Жалеет она, кажется, только о своём романе.

Кошек и собак всё больше, денег всё меньше. Мэри МакЛарен потихоньку начинает распродавать вещи; автограф Чаплина «моему старому, старому, старому другу» уходит за 120 долларов. В 1965 году Мэри, которой почти семьдесят, выходит замуж второй раз — за некоего Роберта Коулмена, слепого, прикованного к креслу-каталке. «Из жалости», — простодушно скажет она позже.

Осенью 1979 года имя Мэри МакЛарен внезапно вновь попадает на страницы газет и становится темой пересудов. Шарлатан и аферист Джеймс Гриффис, именующий себя «преподобным» и вообще «епископом», подрабатывающий гипнозом и фокусами, пытается втереться к ней в доверие и зарится на её дом, — для чего подаёт прошение судебным властям округа о признании её неправоспособной и об установлении опеки, рапортуя о многочисленных нарушениях санитарных и противопожарных норм.
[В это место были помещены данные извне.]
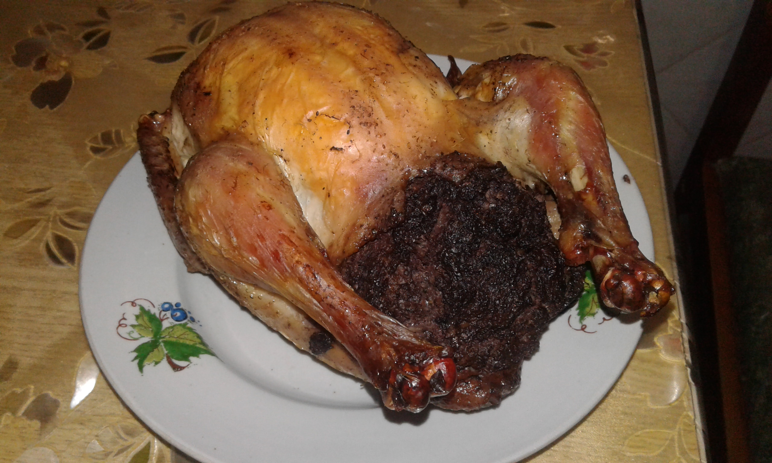 Лявянги из цыпленка.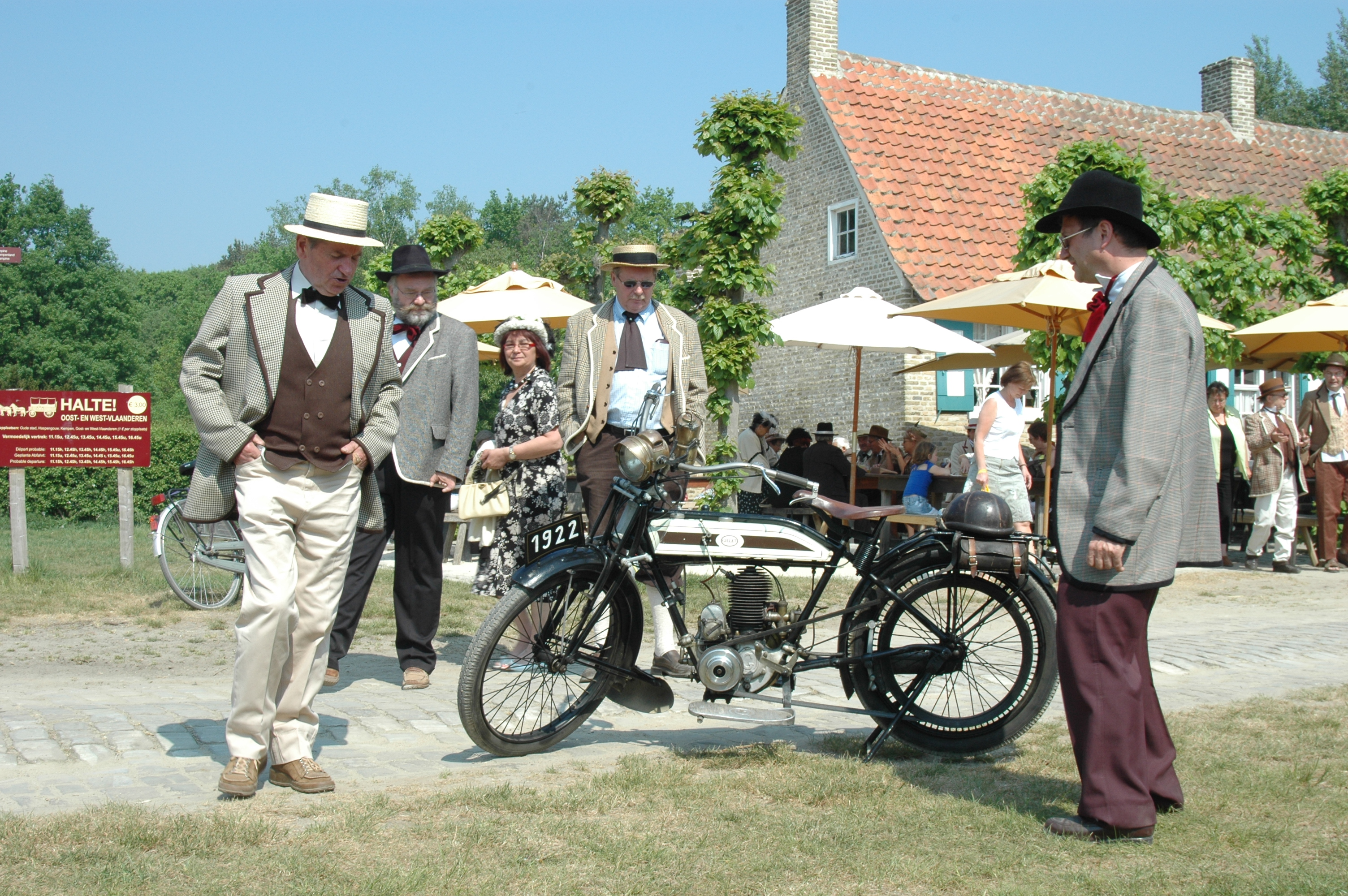 re-enactment event, Open-Air Museum Bokrijk, living history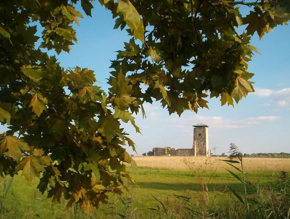 A soltszentimrei Csonka-torony. This is a photo of a monument in Hungary. Identifier: 2341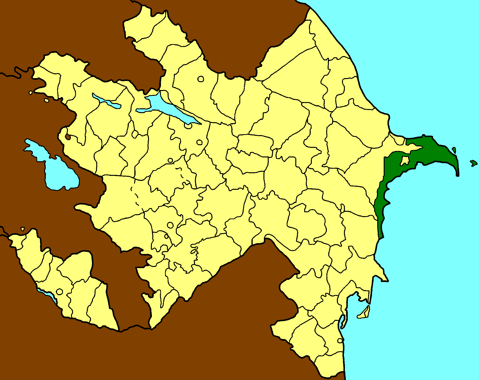 A-Baki

Власти на время разбирательства налагают арест на имущество: мисс МакЛарен, по их мнению, живёт «в запредельных условиях». «Она проводит целые дни на крыльце дома, который больше ей не принадлежит, одетая в вещи, купленные в магазинах для бедняков, и окружённая собаками, кошками, коробками Kentucky Fried Chicken и жужжащим роем мух и голубей, привлечённых объедками и животными нечистотами», — так живописует обстановку в доме на Норт-Манхэттен-плейс одна из газет в дни суда.
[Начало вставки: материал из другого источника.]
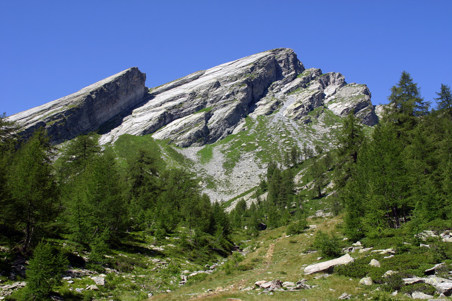 La Pioda di Crana vista dal sentiero per la forcola di Larecchio sopra l'alpe ai Motti, a circa 1900 metri s.l.m.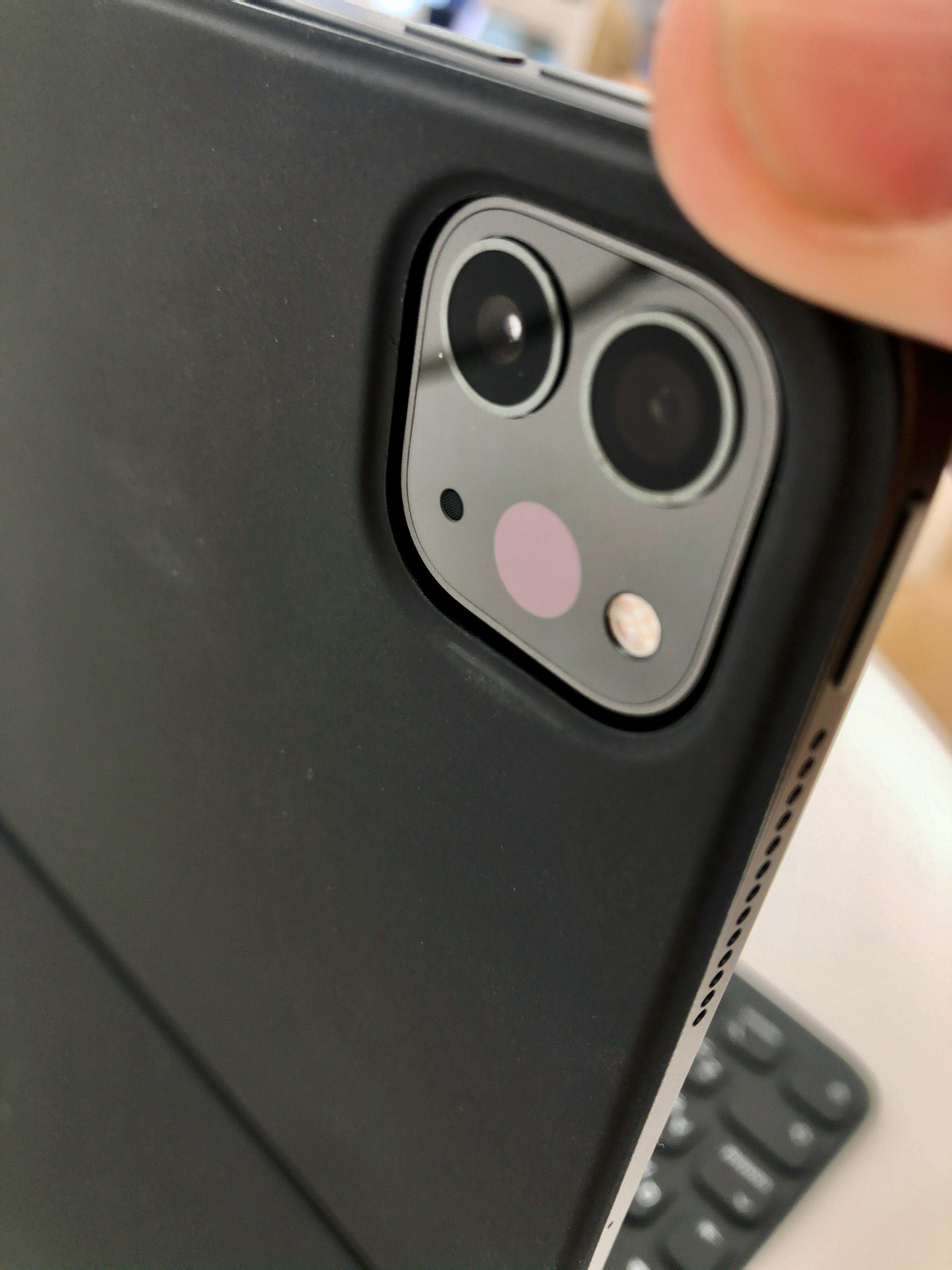 iPad Pro 11インチ（2020年モデル）の背面カメラとLiDARスキャナ。

«Это всё какая-то нелепость», — говорит мисс МакЛарен другой газете. Да, из-за пожара выгорела вся её комната, это она признаёт. Но это ещё не повод её выселять и устанавливать опеку. «Не покину я свой дом. Буду спать там, пока не умру».

Мэри МакЛарен. 1979

Наконец, дело получило такую огласку, что Верховный Суд направил в дом на Норт-Манхэттен-плейс специального уполномоченного. После разговора с Мэри МакЛарен уполномоченный вынес свой безоговорочный вердикт. «Восхитительная леди. И вполне способна управлять своим имуществом сама». Её разве что уговорили всё-таки переехать из выгоревшей комнаты в другое помещение. Преподобный Джеймс Гриффис немедленно испарился. Как не было.
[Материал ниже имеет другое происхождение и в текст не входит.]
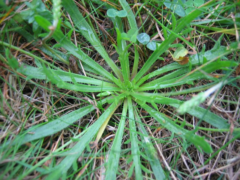 Krähenfuß-Wegereich Plantago coronopus, Wismarbucht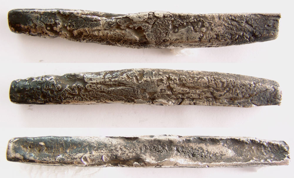 Новгородська Гривня з селища в районі Копорья

Впрочем, как и много десятилетий назад, несчастье помогло: до судебного разбирательства никто и знать не знал, что звезда немого кино Мэри МакЛарен жива, здорова и пребывает в здравом уме и твёрдой памяти. Теперь её начинают приглашать на ретроспективы, брать интервью. Без особого энтузиазма, но и не слишком противясь, — в общем, спокойно и вежливо, — она рассказывает своим слушателям про давние годы Голливуда, про его былых звёзд, про свою собственную долгую, долгую жизнь. Жалеет она, кажется, только о своём романе. «Думаю, моя книга и нынешняя эпоха совпали бы».

В 1983 году она приходит к выводу, что вот теперь ей самой уже не управиться. И переселяется в Голливудский санаторий, где и проводит следующие два года. 4 ноября 1985 года её перевозят в госпиталь Западного Голливуда. 9 ноября она умирает там от приступа удушья.

Дом на Норт-Манхэттен-плейс пустили с молотка ещё в 1983-м. Новый владелец его тщательно отремонтировал и разделил на несколько квартир.